The United States military has begun the formal environmental review process for the continuation of large-scale training and testing activities in waters around the Northern Mariana Islands and on Farallon de Medinilla.

The Department of the Navy, including the US Navy and Marine Corps, along with the US Air Force, US Army and US Coast Guard, has prepared a draft Supplemental Environmental Impact Statement/Overseas Environmental Impact Statement for the Mariana Islands Training and Testing (MITT) programme.

The proposal would allow military readiness activities to continue at sea and on Farallon de Medinilla, an uninhabited island north of Saipan used as a live-fire training range.

According to the draft document, the activities include joint military training exercises, weapons testing, research and development, and range modernisation.

At-sea operations would occur within the Mariana Islands Range Complex, additional high seas areas north and west of the complex, and nearshore waters of Guam and the Commonwealth of the Northern Mariana Islands.

The study area remains unchanged from the 2020 review.

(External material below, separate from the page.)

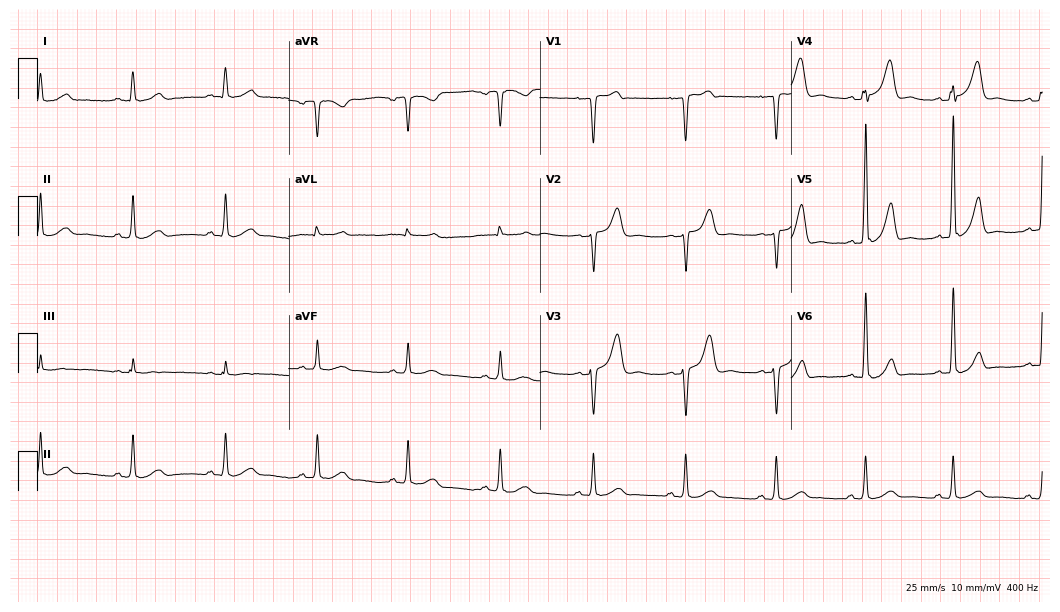
12-lead ECG from a 66-year-old male. No first-degree AV block, right bundle branch block, left bundle branch block, sinus bradycardia, atrial fibrillation or sinus tachycardia recorded for this tracing. Findings outside these six are not listed.

Land-based activities previously analysed on Guam, Saipan, Tinian and Rota are not being re-evaluated in this supplement.

The updated analysis focuses on activities at sea and on Farallon de Medinilla.

Potential impacts
The draft assesses potential impacts on marine mammals, sea turtles, seabirds, fish, marine habitats, cultural resources and socioeconomic uses such as fishing and shipping. It examines the effects of sonar, explosives, vessel activity and other stressors.

The Navy’s modelling predicts most effects on marine mammals would be temporary behavioural changes. A small number of injuries from explosive use are projected for marine species annually, but no population-level impacts or mortalities are predicted.

Three alternatives are analysed: a no-action alternative under which strike warfare training on Farallon de Medinilla would cease; a preferred alternative reflecting a representative year of training activity; and a second action alternative assuming maximum projected activity annually over seven years.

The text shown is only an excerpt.